- [What is needed]: Before returning the data, strip out the pictures and keep everything else exactly the same.
== Supplied information
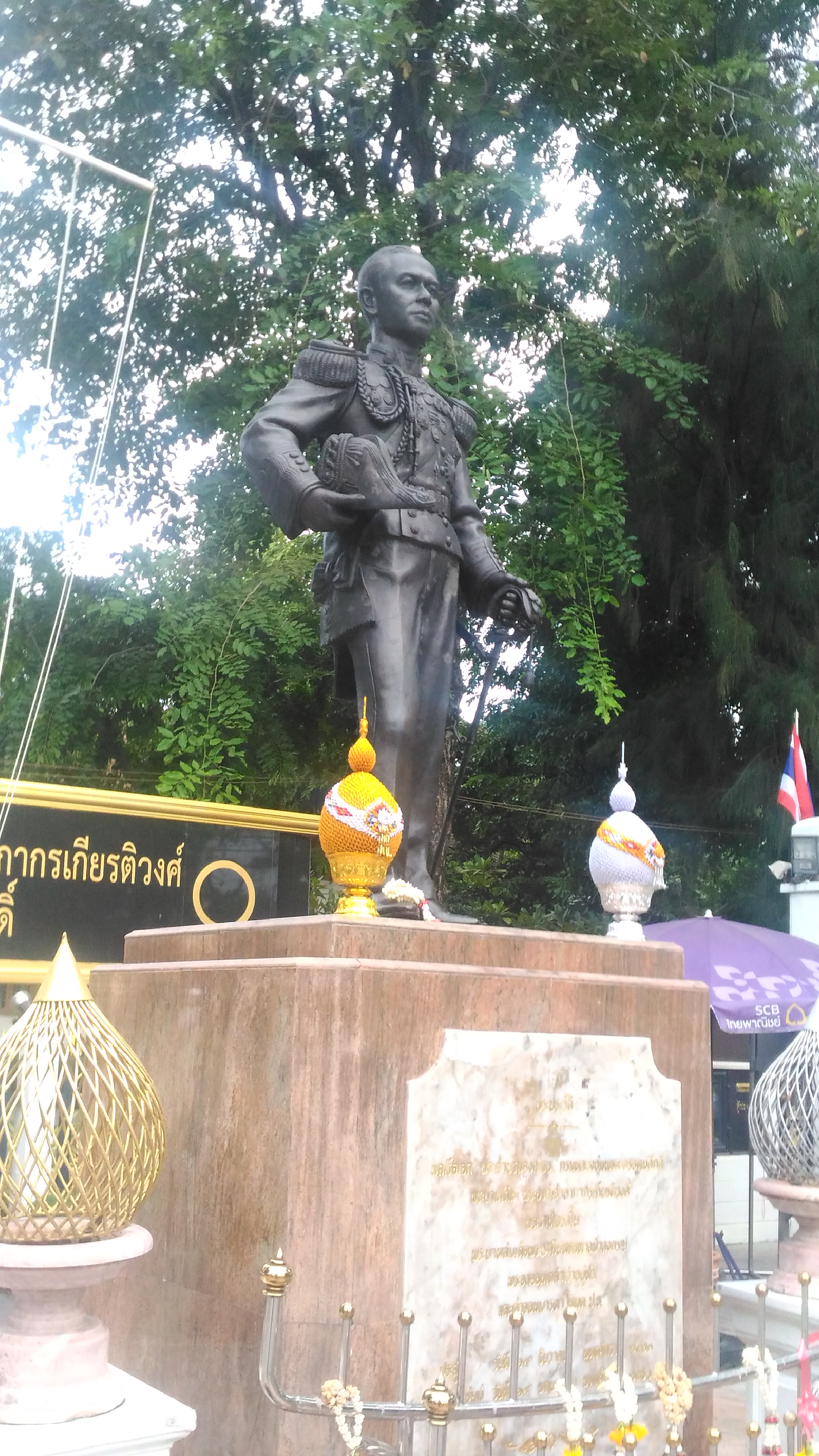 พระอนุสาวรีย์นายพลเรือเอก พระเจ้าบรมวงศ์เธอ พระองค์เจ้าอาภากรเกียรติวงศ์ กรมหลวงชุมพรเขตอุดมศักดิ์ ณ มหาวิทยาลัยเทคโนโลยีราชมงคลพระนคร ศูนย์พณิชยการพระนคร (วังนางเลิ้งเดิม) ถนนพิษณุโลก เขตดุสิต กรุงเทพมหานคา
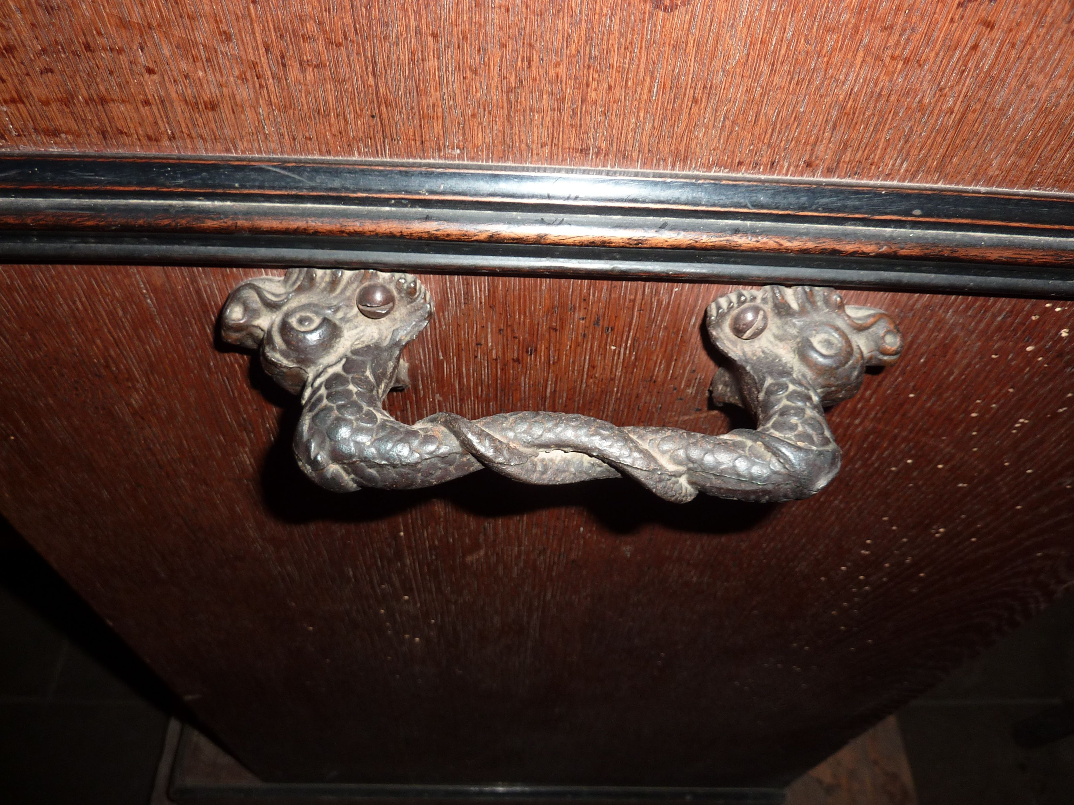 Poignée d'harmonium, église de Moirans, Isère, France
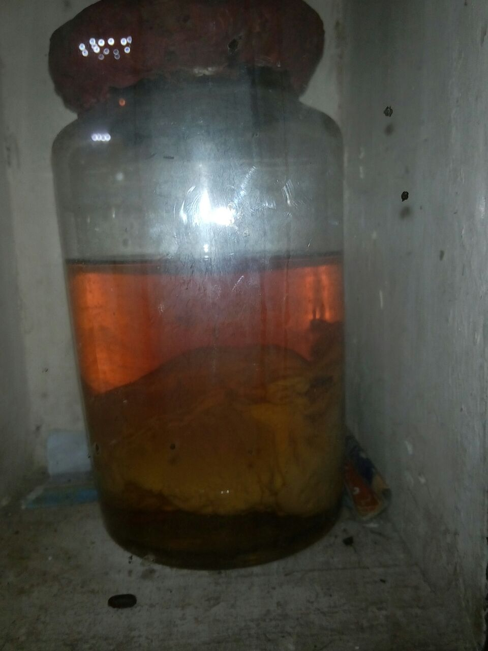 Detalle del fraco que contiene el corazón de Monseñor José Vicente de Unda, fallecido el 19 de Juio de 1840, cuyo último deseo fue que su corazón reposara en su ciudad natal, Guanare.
====
- [Task response]:
 พระอนุสาวรีย์นายพลเรือเอก พระเจ้าบรมวงศ์เธอ พระองค์เจ้าอาภากรเกียรติวงศ์ กรมหลวงชุมพรเขตอุดมศักดิ์ ณ มหาวิทยาลัยเทคโนโลยีราชมงคลพระนคร ศูนย์พณิชยการพระนคร (วังนางเลิ้งเดิม) ถนนพิษณุโลก เขตดุสิต กรุงเทพมหานคา
 Poignée d'harmonium, église de Moirans, Isère, France
 Detalle del fraco que contiene el corazón de Monseñor José Vicente de Unda, fallecido el 19 de Juio de 1840, cuyo último deseo fue que su corazón reposara en su ciudad natal, Guanare.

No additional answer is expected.